INSTRUCTIONS TO FOLLOW – Among the entries below, copy only the span from the line containing "Липац, поглед према Добоју. Нешковић Дејан." through the line containing "Stolperstein für Joseph". Do so exactly, and skip the pictures.

INPUT –
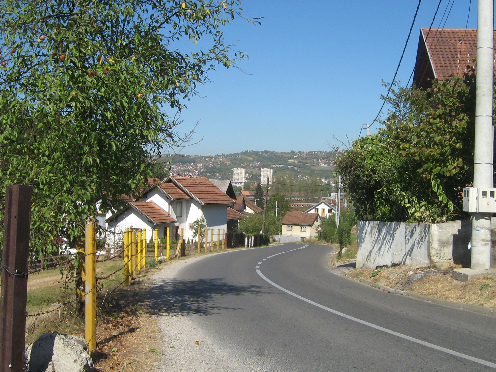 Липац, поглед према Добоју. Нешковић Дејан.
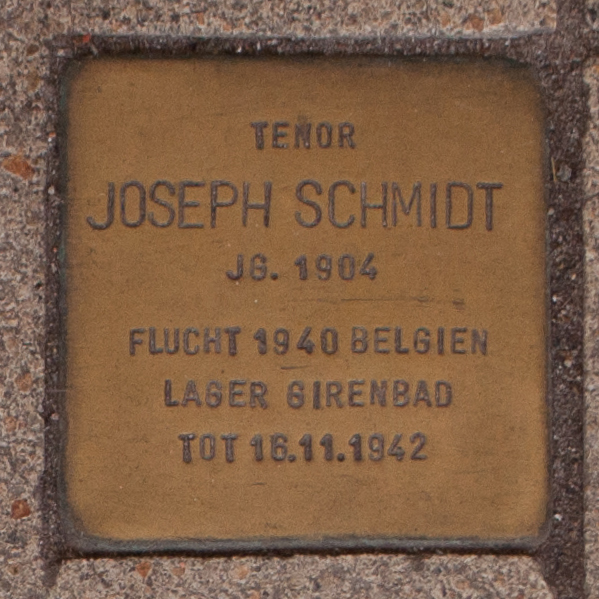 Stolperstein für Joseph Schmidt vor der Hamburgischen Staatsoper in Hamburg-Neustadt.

* * *

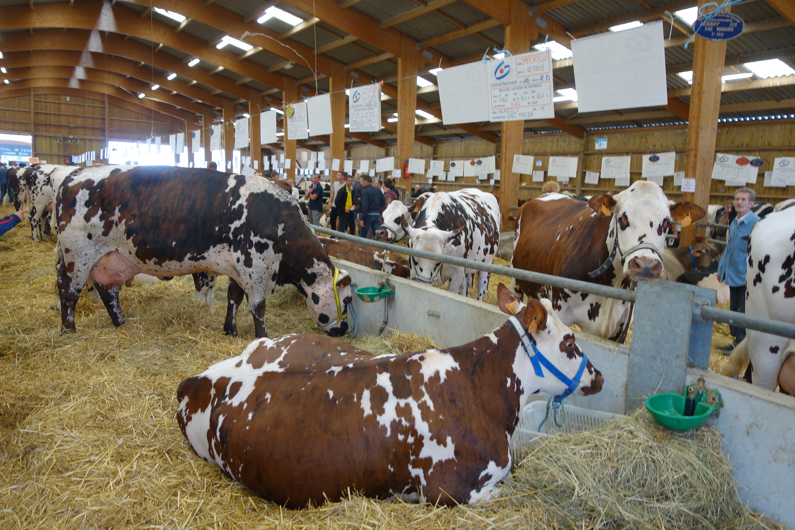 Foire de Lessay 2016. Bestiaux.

==

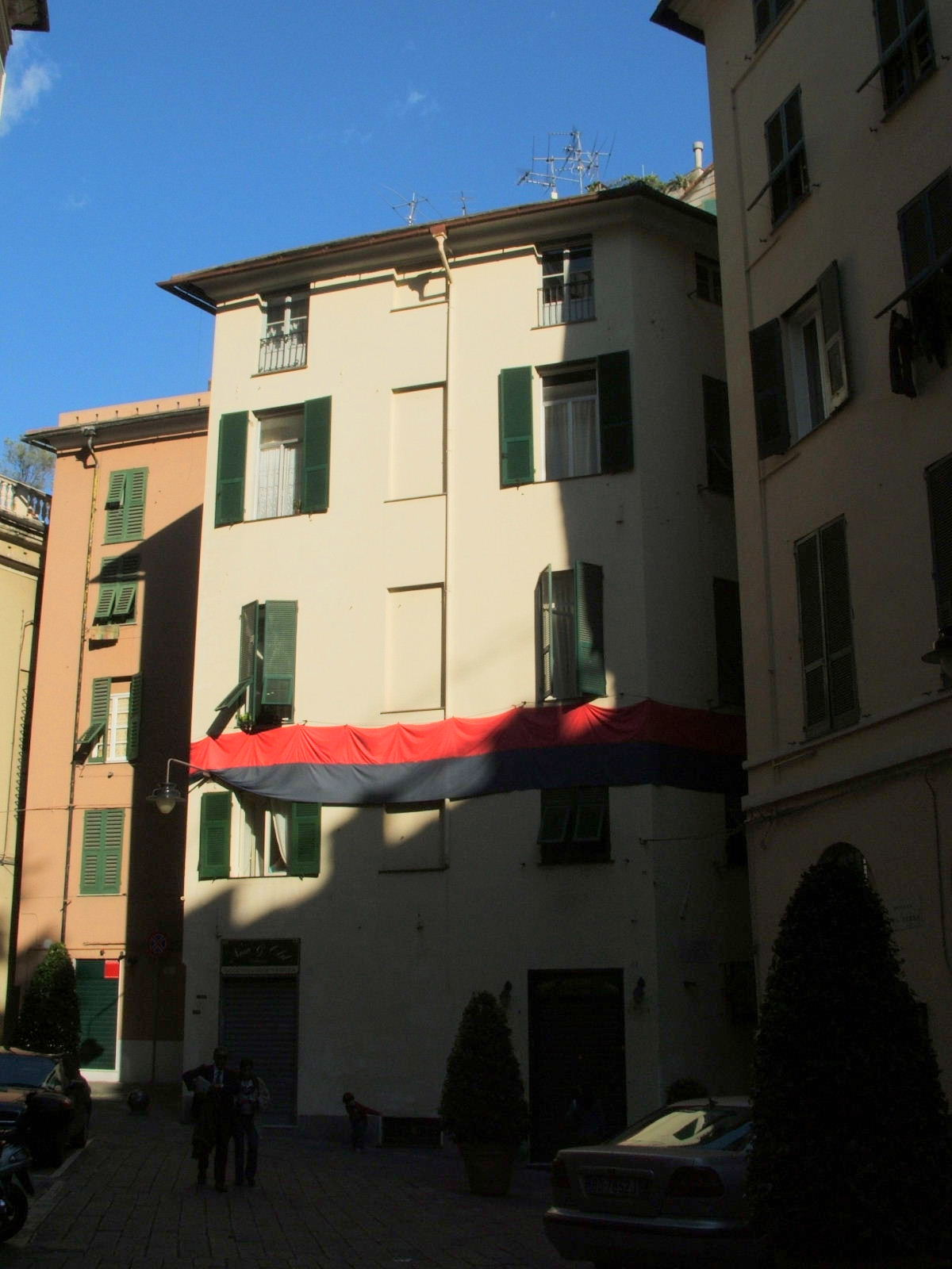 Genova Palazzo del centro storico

FINAL ANSWER –
 Липац, поглед према Добоју. Нешковић Дејан.
 Stolperstein für Joseph Schmidt vor der Hamburgischen Staatsoper in Hamburg-Neustadt.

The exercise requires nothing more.